Cette histoire est inspirée par les résultats de recherche scientifique récente menée par des chercheurs autrichiens de l’université de Salzburg. Ils ont mis en évidence une remarquable supercherie mise en place par l’espèce sud-africaine Ceropegia sandersonii (surnommée justement « plante parachute » à cause de la forme de ses fleurs) pour attirer son pollinisateur, la mouche Desmometopa.

Mais quel rapport avec l’abeille ? Et avec l’araignée ?

Quatre à six pour cent des plantes attirent leurs pollinisateurs par toutes sortes de tricheries. Par exemple, l’imitation de la forme et des couleurs des femelles attire les pollinisateurs mâles à la recherche de partenaires sexuels. La tromperie peut être aussi chimique et les plantes peuvent alors exploiter certaines préférences olfactives des animaux.

L’article dont il est ici question décrit, en effet, un exemple bien particulier où une plante imite l’odeur de l’aliment favori d’un insecte pour l’attirer. La mouche Desmometopa est le principal pollinisateur de la plante parachute. Elle est par ailleurs connue pour se nourrir des abeilles (plus précisément des sucs que ces malheureuses libèrent lorsqu’elles sont capturées par des araignées). On qualifie ce comportement particulier de cleptoparasitisme : les mouches « volent », comme des cleptomanes, la proie des araignées et parviennent à se nourrir en faisant l’économie de la capture.

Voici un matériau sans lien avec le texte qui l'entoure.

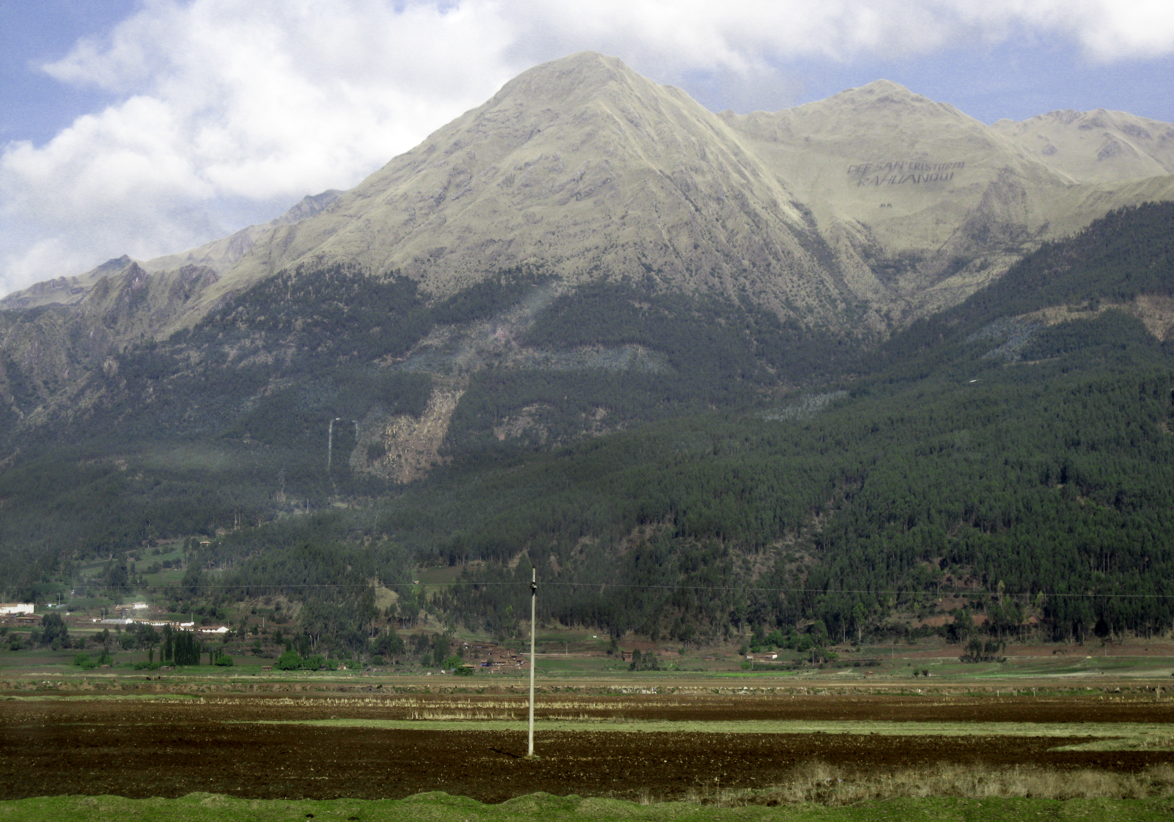 Margem do Rio Urubamba

Dans cette course à la tricherie, la mouche n’est cependant pas gagnante, puisque les chercheurs ont montré que la plante parachute produit des composés chimiques odorants identiques à ceux que l’abeille produit lorsqu’elle est attaquée. L’expérience montre que ces composés sont bien reconnus par les récepteurs olfactifs de la mouche, au niveau des antennes. Et, ils attirent la mouche de la même façon que ne le font les composés extraits de l’abeille.

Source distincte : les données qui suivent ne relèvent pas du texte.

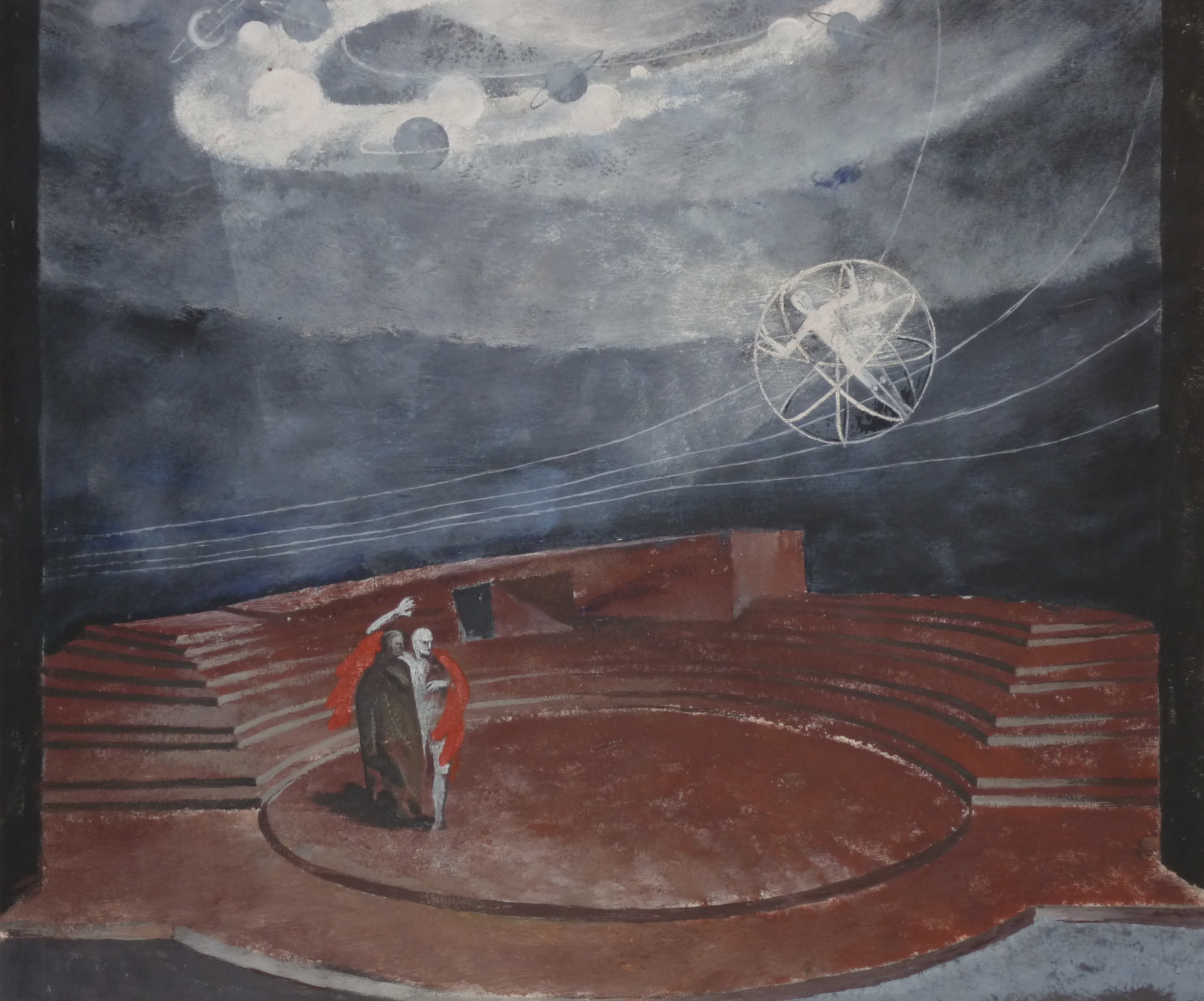 Bühnenbildentwurf von Helmut Jürgens für "Faust II" von J. W. Goethe, Aufführung München 1949

Ainsi la plante parachute attire la mouche en libérant des substances mimant l’odeur de sa principale ressource alimentaire (les abeilles blessées). La mouche est trompée et attirée à l’intérieur de la fleur, où emprisonnée, elle se charge de pollen. La fleur finit par la laisser s’échapper. L’insecte est alors libre jusqu’à ce qu’elle visite une autre fleur, pour cette fois y déposer le pollen dont elle s’est couverte.

Illustrations : Jean-Michel Boulaire

Donc, si je résume… L’araignée attaque l’abeille, qui blessée produit des sucs qui attirent la mouche… La mouche vole donc l’abeille que l’araignée a tuée. Mais la plante qui a besoin de la mouche pour disséminer son pollen produit des substances qui miment l’odeur de l’abeille blessée. La mouche s’approche croyant trouver une proie facile et se retrouve enfermée dans la fleur, contrainte à produire un travail de pollinisation pour la fleur. Elle a été bernée !

C’est finalement la plante qui a le dernier mot.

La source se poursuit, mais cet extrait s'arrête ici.